Nor is it just a matter of hardware. Israel has also profited from indirect means that tilt the balance against Hamas. Their fuel supplies controlled by Israel, the Qassam Brigades lost mobility. Blocking telephony, electricity, and the Internet rendered them deaf and blind. Meanwhile, the IDF wasn’t exactly “Eyeless in Gaza,” as the title of Aldous Huxley’s novel had it.

Asymmetry often favors the locals, especially when aided by outsiders as they invariably are. But as Israel’s tactics demonstrated, both can play this game, though with different chips. Take force-exchange ratios. Hamas lobbed hundreds of unguided missiles into Israel costing 500 dollars apiece, while the country’s Iron Dome projectiles go for 50,000 per shot. That ratio is hundred to one. Meanwhile, Israel has fielded Iron Sting, a mobile laser beam technology that operates on electricity costing a pittance. This force-exchange ratio clearly favored Israel. So does the tally of Israeli vs. Palestinian casualties. Low hundreds (not counting the murder spree on 10/7) vs. thousands in Gaza.

Military academies round the world will study this war, and for all of Israel’s sophistication, they will note an irreducible asymmetry faced by democracies—and not by Russia, which simply rubbed out Chechnya in the Nineties. The Kremlin did not have to care about world-wide condemnation. Israel does. The core of Hamas’s strategy was to mobilize opinion and diplomacy against Jerusalem, humiliate the United States, and rupture the Abraham Accords. This was precisely Iran’s purpose as well. In essence, the U.S. and Israel were the real targets, though at one step removed to enjoy “plausible deniability” and avoid retaliation. This is the essence of all proxy warfare.

The overarching political war was about legitimacy. And, as for Hezbollah in Lebanon in 2006, the most critical duel was the “battle of images.” Cynically put, the civilian corpses in Gaza and Lebanon, both armed by Tehran, were worth more than Israel’s. Hiding behind human shields in hospitals and high-rises was the name of the deadly game, which placed the onus on Israel and unleashed hundreds of demonstrations against the Jewish state—especially in the West.

So, for Israel as for any democracy, successful intervention has a short sell-by date.
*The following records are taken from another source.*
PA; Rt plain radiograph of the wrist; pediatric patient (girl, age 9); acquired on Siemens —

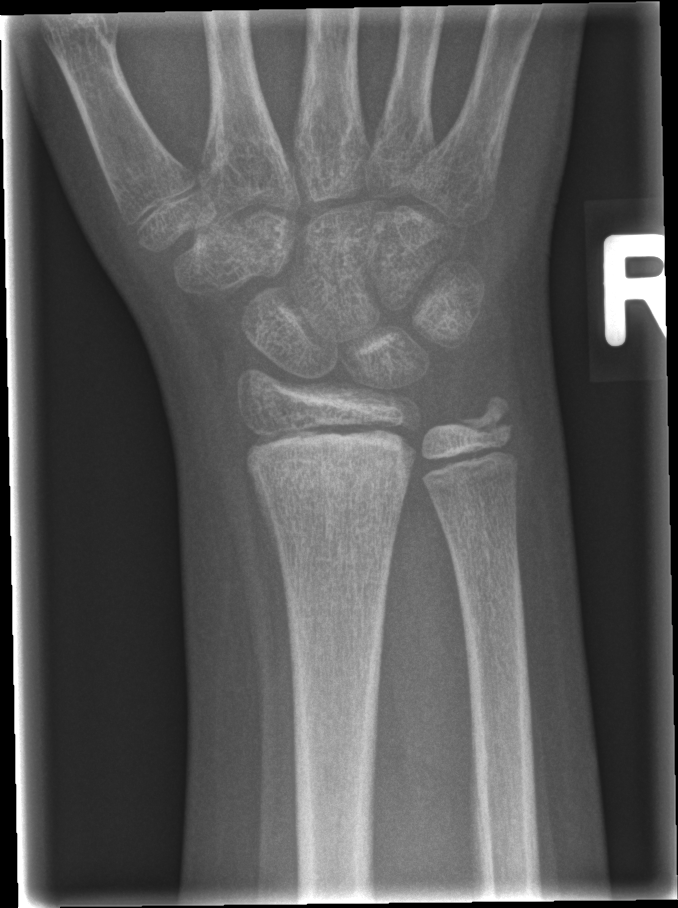 Q: AO code?
A: Fracture classified AO/OTA 23r-E/2.1; 23u-E/7
Q: Is there periosteal reaction?
A: Periosteal thickening: (247, 461, 289, 604)
Q: Locate any fractures.
A: Fx identified at (245, 433, 419, 513), (444, 388, 529, 454)
Q: Is there osteopenia?
A: Osteopenic
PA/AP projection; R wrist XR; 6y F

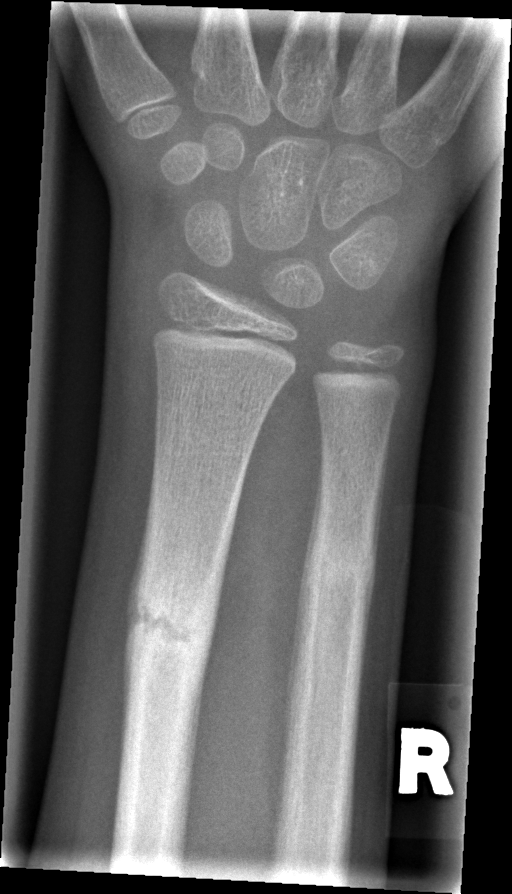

To borrow from Shakespeare’s Macbeth (Act 1, Scene 7), “If it were done when ’tis done, then ’twere well it were done quickly.” Time is the worst enemy of intruders and the best friend of those hit. Hardly had Israel’s assault begun when Western and UN pressure began to escalate. Israel’s military triumph as mini-superpower in the Middle East was virtually foreordained. But peace remains elusive, and the political price of urban warfare is enormous—not to speak of thousands of lives lost on both sides. Iran, the sponsor of this proxy war, applauded from the sidelines.